Coal Gets In Your Veins


Coal Gets In Your Veins
Penny Harbour was once a booming coal mining town, full of industry and possibility. But jobs like that come at a price. Accidents. Cave-ins. Explosions. The residents fed the ground with their blood, and coal dust settled inside them. Eventually, the world moved on from coal. The mines closed, the jobs left, and the grief stayed rooted in the people.
Laurel is trying to carve out a decent life in what remains of the town. Her family has lived in the Harbour for generations. She’s seen the best and worst it has to offer. But no matter what she wants for herself, her husband's boot is still on her neck. She’s survived him for two decades, and she's just about out of reasons to stay.
Just up the hill, Spencer is wading through his eternity mourning the deaths of his great loves. Penny Harbour is his own personal purgatory. He’s a queer vampire in a dying, conservative rural community, and everyone’s blood is full of grit and ashes. It’s the perfect place to slip into isolation and punish himself for all he’s lost.

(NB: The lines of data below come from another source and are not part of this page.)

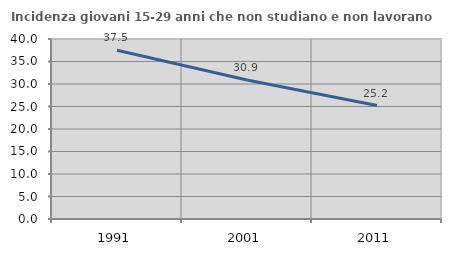
| Category | Incidenza giovani 15-29 anni che non studiano e non lavorano  |
|---|---|
| 1991.0 | 37.5 |
| 2001.0 | 30.888 |
| 2011.0 | 25.213 |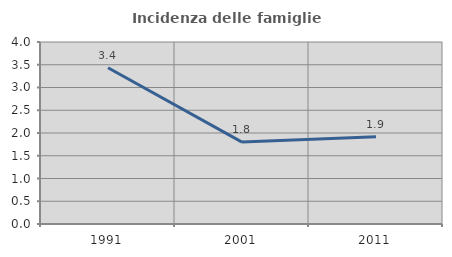
| Category | Incidenza delle famiglie numerose |
|---|---|
| 1991.0 | 3.434 |
| 2001.0 | 1.8 |
| 2011.0 | 1.917 |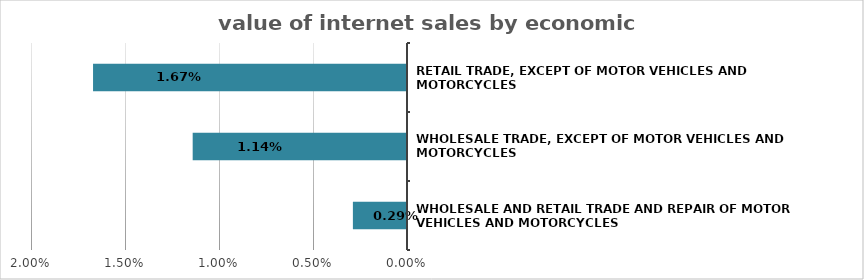
| Category | Series 0 |
|---|---|
| Wholesale and retail trade and repair of motor vehicles and motorcycles | 0.003 |
| Wholesale trade, except of motor vehicles and motorcycles | 0.011 |
| Retail trade, except of motor vehicles and motorcycles | 0.017 |

But Penny Harbour has a life all its own. Children with a penchant for lighting fires. Unmarked graves when mines used to be. Traditions built to lift each other out of grief. Personal hells that live behind closed doors. And when the town sinks its teeth into someone, it would sooner rip their throat out than let them go.
Part romantic vampire horror, part rural Atlantic Canadian memorial pyre, Coal Gets In Your Veins is a novel about generational trauma and what it will do to keep its claws in you.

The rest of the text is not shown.